Generating Functions and Formal Power Series

Today we discuss some generating functions.

Problem 1: Give a finite set of positive integers T. Let \mathfrak{T}_n be the collection of sequences (t_1,t_2,...,t_m), such that \sum_{i=1}^m t_m=n, and each t_i\in T. Let a_n=|\mathfrak{T}_n| for n\ge1 and a_0=1, and f(x)=\sum_{n=0}^{\infty}a_n x^n. Find out what is f(x) explicitly.

Solution: It is not hard to note the recursive relation a_n=\sum_{t\in T} a_{n-t} for n\ge1, if we set a_i=0 for negative i. So that f(x)=1+\sum_{t\in T} x^t f(x) and f(x)=1/(1-\sum_{t\in T} x^t), which is a rational function.

Variantion 1: If T is infinite, what would happen? Would f(x) still be rational?

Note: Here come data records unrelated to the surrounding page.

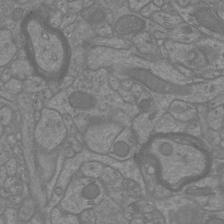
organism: Mouse
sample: Cortical neurons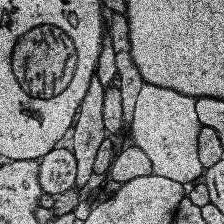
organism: Human
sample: Temporal Lobe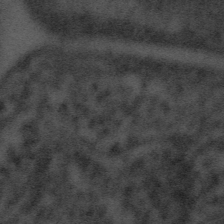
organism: Tuwongella immobilis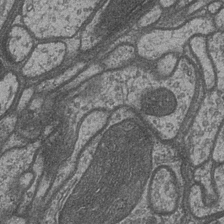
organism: Drosophila
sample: Optic medulla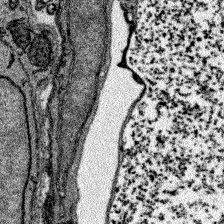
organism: Zebrafish
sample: Larval olfactory bulb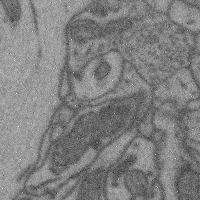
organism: Mouse
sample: Cerebral cortex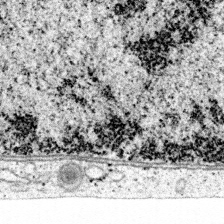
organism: Human
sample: HeLa cells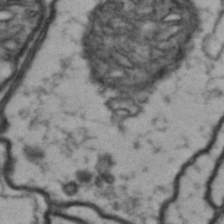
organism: Drosophila
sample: Brain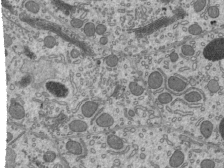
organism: Mouse
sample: Mouse epididymis efferent ductule cilia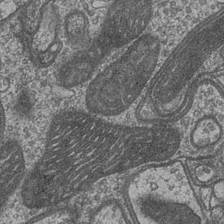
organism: Drosophila
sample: Optic medulla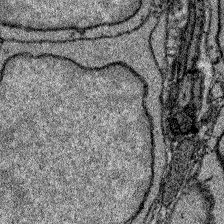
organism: Zebrafish
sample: Larval olfactory bulb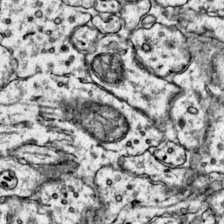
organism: Mouse
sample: Primary visual cortex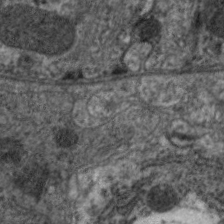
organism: C. elegans
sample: Pharynx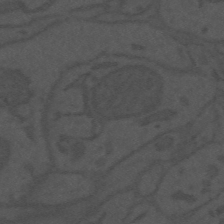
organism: Mouse
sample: Suprachiasmatic nucleus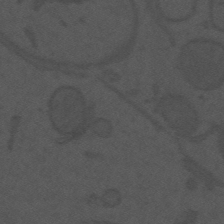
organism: Mouse
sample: Suprachiasmatic nucleus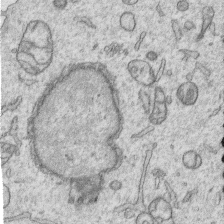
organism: Human
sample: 1205lu cells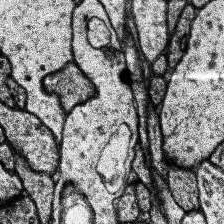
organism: Human
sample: Temporal Lobe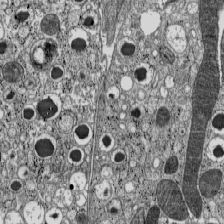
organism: C57BL Mouse
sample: Pancreatic islet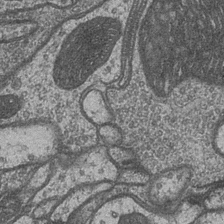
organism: Drosophila
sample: Optic medulla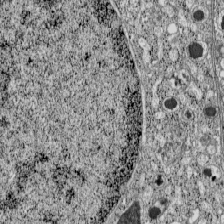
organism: C57BL Mouse
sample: Pancreatic islet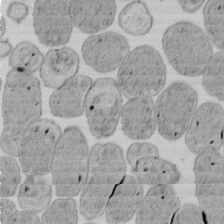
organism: E. coli
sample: Bacterial nucleoid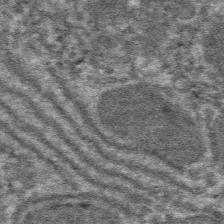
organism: Mouse
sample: Mouse hepatocytes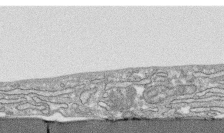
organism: Human
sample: CRL-1474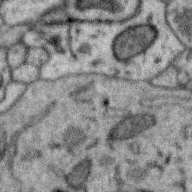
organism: Zebra finch
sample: Brain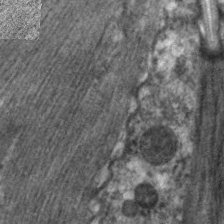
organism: C. elegans
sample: Pharynx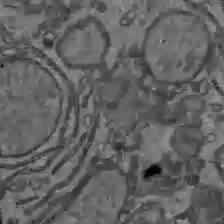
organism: C57BL Mouse
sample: Liver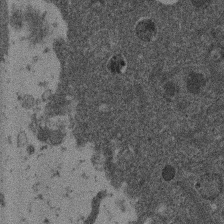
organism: Mouse
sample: Dividing mouse embryo 1 cell stage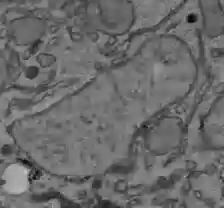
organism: C57BL Mouse
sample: Liver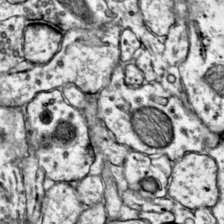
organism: Mouse
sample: Primary visual cortex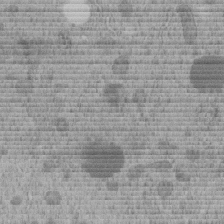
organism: C. elegans
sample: C. elegans embryo early stage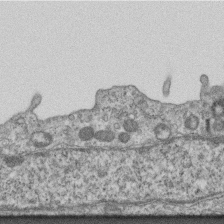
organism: Mouse
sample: Centriole in ependymal cells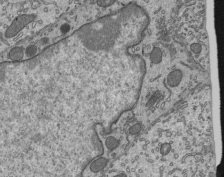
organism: Mouse
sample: Mouse epididymis efferent ductule cilia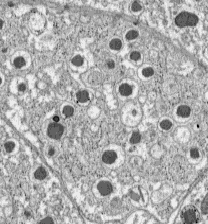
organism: C57BL Mouse
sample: Pancreatic islet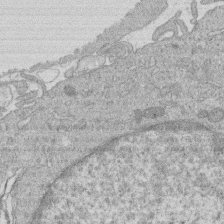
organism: Human
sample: Macrophage cells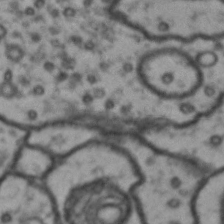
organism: Drosophila
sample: Brain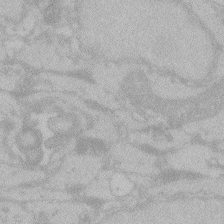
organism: Zebrafish
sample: Macrophage infected with Toxoplasma gondii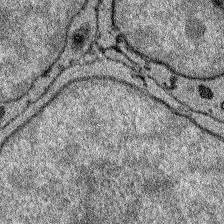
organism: Zebrafish
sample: Larval olfactory bulb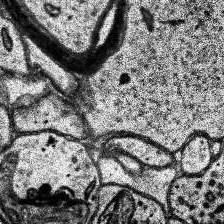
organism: Human
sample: Temporal Lobe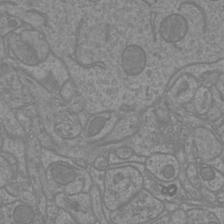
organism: Mouse
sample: Cortical neurons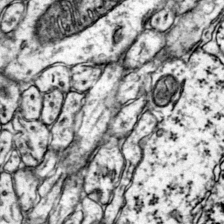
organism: Mouse
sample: Primary visual cortex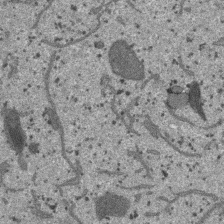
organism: Human
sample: Lung epithelial cells infected with SARS-CoV-2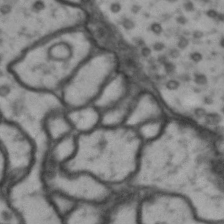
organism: Drosophila
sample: Brain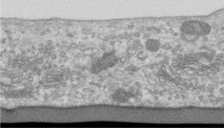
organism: Human
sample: Centriole in RPE cells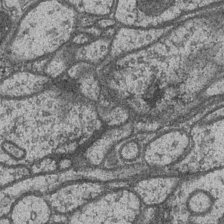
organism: Drosophila
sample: Optic medulla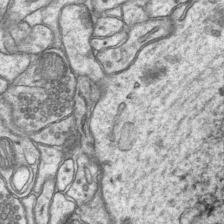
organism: Mouse
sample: CA1 Hippocampus

We first analyze simple cases. If T=\mathbb{N}^+, it is expected that f(x)=1+\sum_{t=1}^{\infty} x^t f(x)=1+f(x) x/(1-x), so that f(x)=(1-x)/(1-2x)=1+\sum_{n=1}^{\infty} 2^{n-1} x^n. Indeed, in this case, counting the sequences amounts to divide a sequence of n objects arbitrarily. You can choose to divide between the ith and i+1th for 1\ge i\ge n-1, so in all 2^{n-1} choices, justifying the expansion.

I think it is equivalent to f being rational.

Theorem: \mathbb{Q}_p(t)\cap\mathbb{Q}[[t]]=\mathbb{Q}(t)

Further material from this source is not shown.